Тропа обреченных | страница 83



— Что, если я тебя, продажную шкуру, здесь наглухо пришью? Прозвучит?

Отец Иннокентий, заложив руки с молитвенником за спину, распрямился:

— Теперь я тебя понимаю, своим языком говоришь. А то наверещал: «верующая паства», «слово божье». Шарлатан! Выйди вон, не оскверняй своим присутствием храм!

— Нет, ты, кажется, в самом деле меня доведешь, грохну тебя тут, — задергался как на шарнирах Хрисанф.

— Вашему брату не привыкать. Вы же убили моего духовного наставника епископа Алексия Громадского.

— Советы чтил твой Громадский, противоверные проповеди толковал, по сути, на большевиков ориентир держал.

— Что ты понимаешь, Хрисанф, в политике и ориентировке? Твой фанатизм националистический застит тебе разум, не дает просветления на бытие, без чего ты слепое орудие в руках жаждущих власти предателей, чьими языками эсэсовцы зад себе давали подтирать. Прости ты меня, господи, Христа ради! И ты Громадского не трогай, не достоин. Он не продался, как Сикорский, фашистам, свой святой долг исполнял, призывал к исторически сложившейся ориентации православной церкви к Патриарху Московскому и Всея Руси.

— К большевикам, столица которых в Москве, выходил его ориентир. И твой в том числе. Приход у них получил. Ты-то зад не лижешь?

— Мы с государством в мире должны жить, — не обратил внимания на колкость отец Иннокентий. — Нас, священников, единицы остались, кто при немцах не кадил противу Советов, потому без греха живем. Ты этим недоволен? Знаю.

— Больно много знаешь! — с сорвавшейся хрипотцой подхватил Хрисанф. — До какой срамоты дожил батюшка-наставник, в проповеди на большевистские выборы кличет прихожан. Ты в партию ихнюю не вступил?

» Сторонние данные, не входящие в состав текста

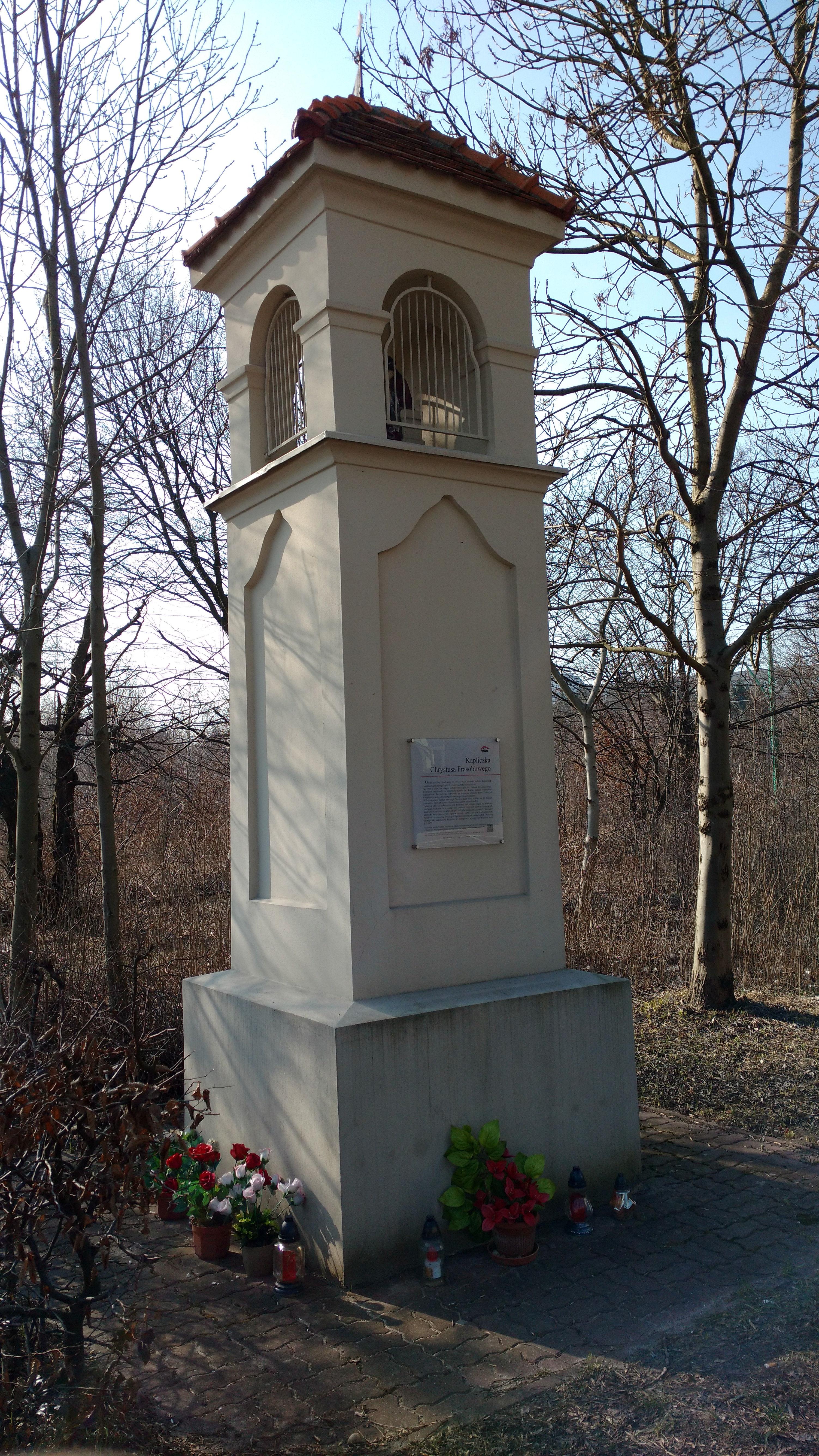 Kapliczka Chrystusa Frasobliwego na poznańskich Winiarach

— Православная церковь, юродствующий Хрисанф, всю войну молилась и призывала паству к разгрому фашистов. Молебен отслужила ликующий повсеместно в честь правой победы славного оружия. Где Сикорский со своим незаконнорожденным детищем — УАПЦ, этой духовной повивальной бабкой оуновцев? Где? С чужеродными ушли в сторону Ватикана без паствы. А Волынь спокон веку была православной, незачем ее обманом разбавлять униатством, ушлым приемом склонять к католицизму. Не понять тебе этого, Хрисанф, для тебя нынче азы и буки животными померещатся, абы их прирезать. Умственный потолок твой ограниченный и тот рухнул. Озверел ты.

— Пошли-ка, я вразумлю тебя, как и что понимаю, — чуть было не вынул пистолет Хрисанф, но вовремя увидел при входе в храм церковного старосту, тихо и властно повторил: — Пойдем!